Bushby has experienced many close encounters over the past 27 years of his journey.

He has crossed the Darien Gap, been detained by Russian authorities, imprisoned in Panama, nearly frozen to death in Alaska, and swam across the Caspian Sea in 31 days.

On top of that, after walking many miles, he had gone days without eating, relied on strangers for medical help, and spent many nights in a tent set up on the side of the road.

“The psychology of hunger is interesting. Most of us are not used to it.
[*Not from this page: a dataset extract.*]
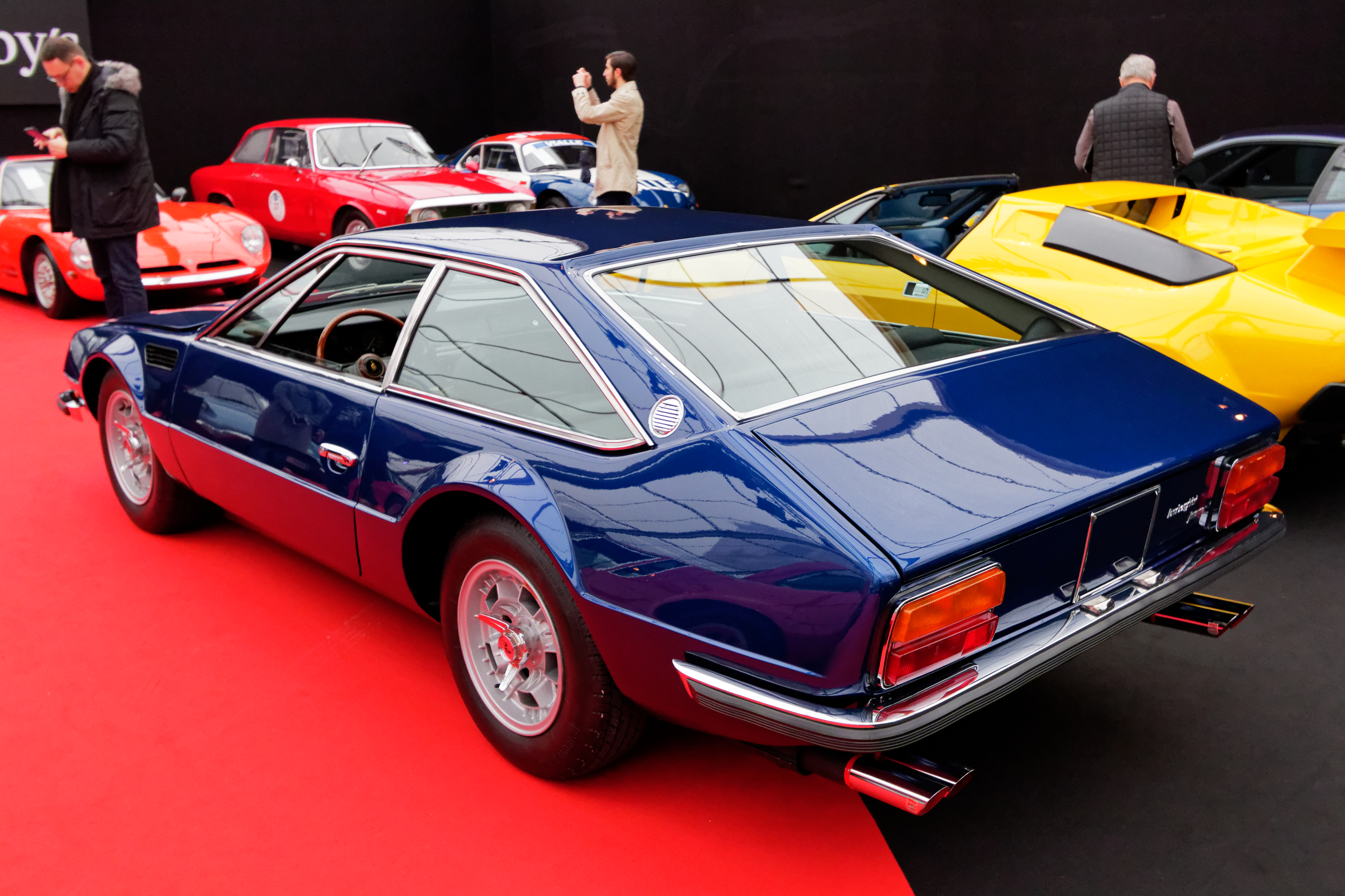 Un véhicule exposé lors de la vente RM Sotheby’s 2018 aux Invalides à Paris.
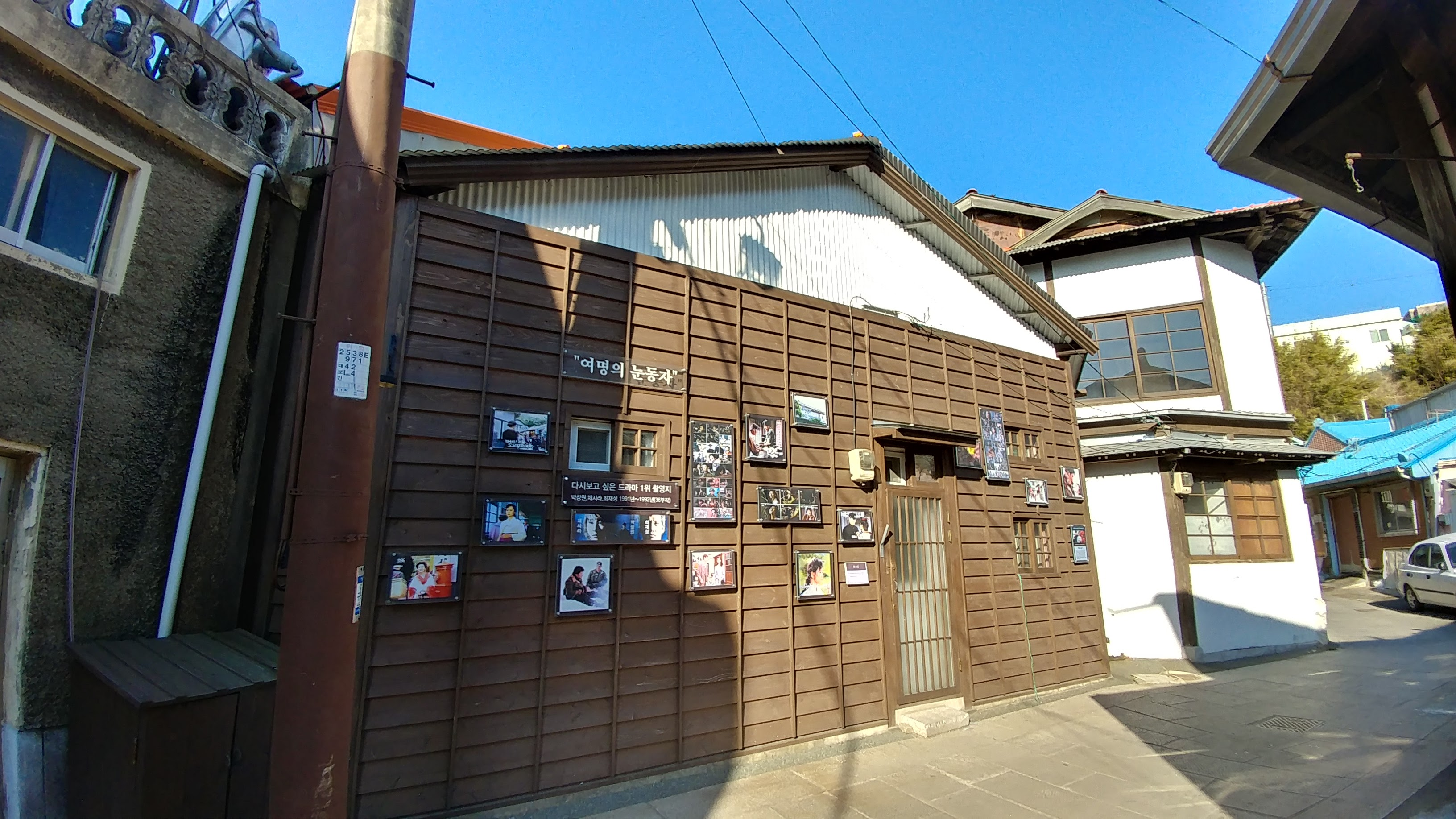 여명의 눈동자 촬영장소가 된 구룡포 일본인 거리의 한 가옥

When you don’t know where your next meal is going to be, you become obsessed with finding something to eat,” Bushby said.

“You see food everywhere, every shadow, every rock, looks like something you could eat. You end up running around chasing hallucinations most of the time,” he said.

Despite all the challenges he overcame, one of the biggest lessons he discovered throughout his journey had little to do with physical pain or endurance. Instead, it’s about happiness and how it ultimately comes from your relationships.

“If you ask me what’s the hardest thing you’ve ever done in the last 27 years – it’s losing the woman you love easily. It’s the hardest thing you’re going to face… the physical thing – pain is easy, pain is different,” Bushby said.

On the other hand, he said, “The happiest times are when I’m in these relationships. When you’re with someone.”

He also learned that people from all cultures and regions of the world are generally friendly. During his journey, he stated many times that he was taken in, fed, and cared for by strangers who asked for nothing in return.

“You don’t even speak the same language, so it’s just a smile and a nod, and then they send you on your way… It’s just one story after another, and it spans every culture, every country,” he said.

“The world is a much kinder and better place than it seems.”